Every record should be written out exactly, with the pictures left out.

Records provided:
==*==

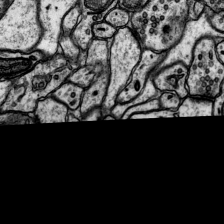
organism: Rat
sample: Hippocampus
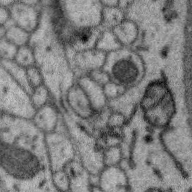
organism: Zebra finch
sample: Brain
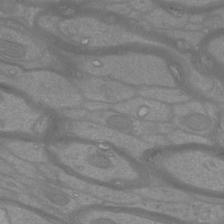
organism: Mouse
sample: Cortical neurons
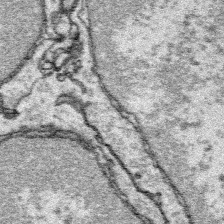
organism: Platynereis dumerilii
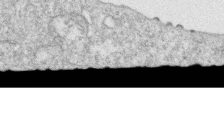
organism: Human
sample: HeLa cell HIV synapse
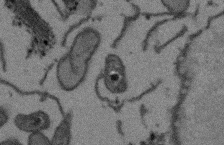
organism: Arabidopsis thaliana
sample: Root tip
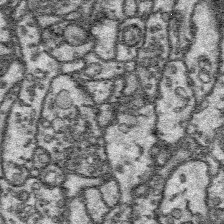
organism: Platynereis dumerilii
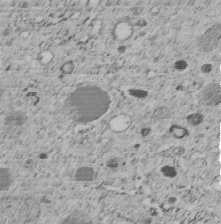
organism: C. elegans
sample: C. elegans embryo early stage
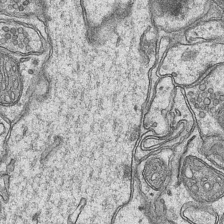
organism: Mouse
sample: CA1 Hippocampus
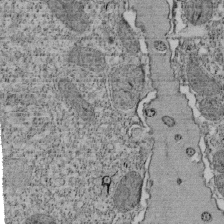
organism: Tetrahymena
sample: Cilia in tetrahymena
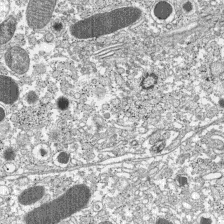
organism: C57BL Mouse
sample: Pancreatic islet
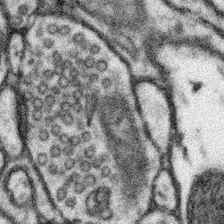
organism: Mouse
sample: Somatosensory cortex neuropil
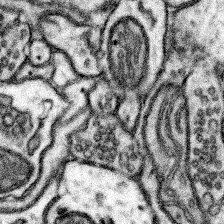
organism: Mouse
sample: Somatosensory cortex neuropil
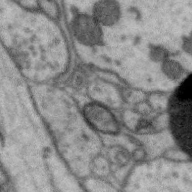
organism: Zebra finch
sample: Brain
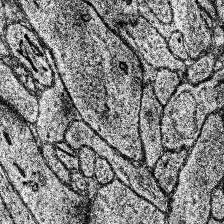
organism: Human
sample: Temporal Lobe
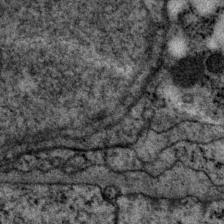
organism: P. pacificus
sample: Pharynx
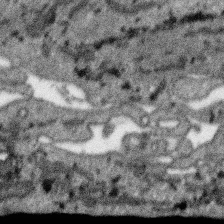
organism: Human
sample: Lung epithelial cells infected with SARS-CoV-2
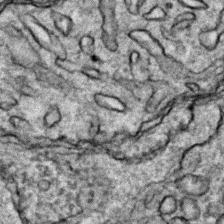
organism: Zebrafish
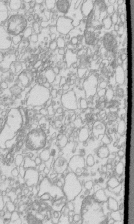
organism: Mouse
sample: Macrophages
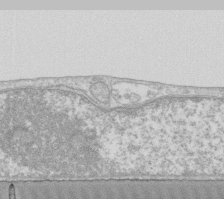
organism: Human
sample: Fibroblast cells
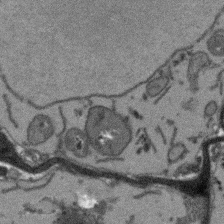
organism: Arabidopsis thaliana
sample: Root tip
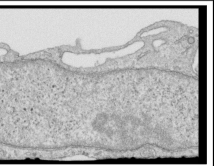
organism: Human
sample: Centriole in RPE cells
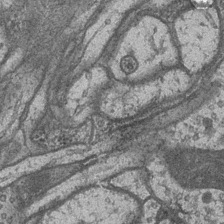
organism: Drosophila
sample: Optic medulla
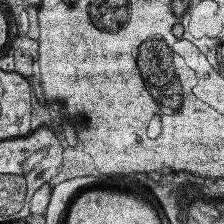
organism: Human
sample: Temporal Lobe
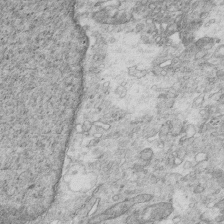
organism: Mouse
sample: Multiciliated cells
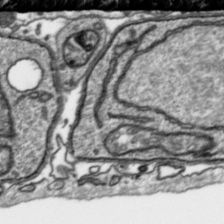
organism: Toxoplasma gondii
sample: Parasites in a vacuole inside a host cell

==*==

Output:
organism: Rat
sample: Hippocampus
organism: Zebra finch
sample: Brain
organism: Mouse
sample: Cortical neurons
organism: Platynereis dumerilii
organism: Human
sample: HeLa cell HIV synapse
organism: Arabidopsis thaliana
sample: Root tip
organism: Platynereis dumerilii
organism: C. elegans
sample: C. elegans embryo early stage
organism: Mouse
sample: CA1 Hippocampus
organism: Tetrahymena
sample: Cilia in tetrahymena
organism: C57BL Mouse
sample: Pancreatic islet
organism: Mouse
sample: Somatosensory cortex neuropil
organism: Mouse
sample: Somatosensory cortex neuropil
organism: Zebra finch
sample: Brain
organism: Human
sample: Temporal Lobe
organism: P. pacificus
sample: Pharynx
organism: Human
sample: Lung epithelial cells infected with SARS-CoV-2
organism: Zebrafish
organism: Mouse
sample: Macrophages
organism: Human
sample: Fibroblast cells
organism: Arabidopsis thaliana
sample: Root tip
organism: Human
sample: Centriole in RPE cells
organism: Drosophila
sample: Optic medulla
organism: Human
sample: Temporal Lobe
organism: Mouse
sample: Multiciliated cells
organism: Toxoplasma gondii
sample: Parasites in a vacuole inside a host cell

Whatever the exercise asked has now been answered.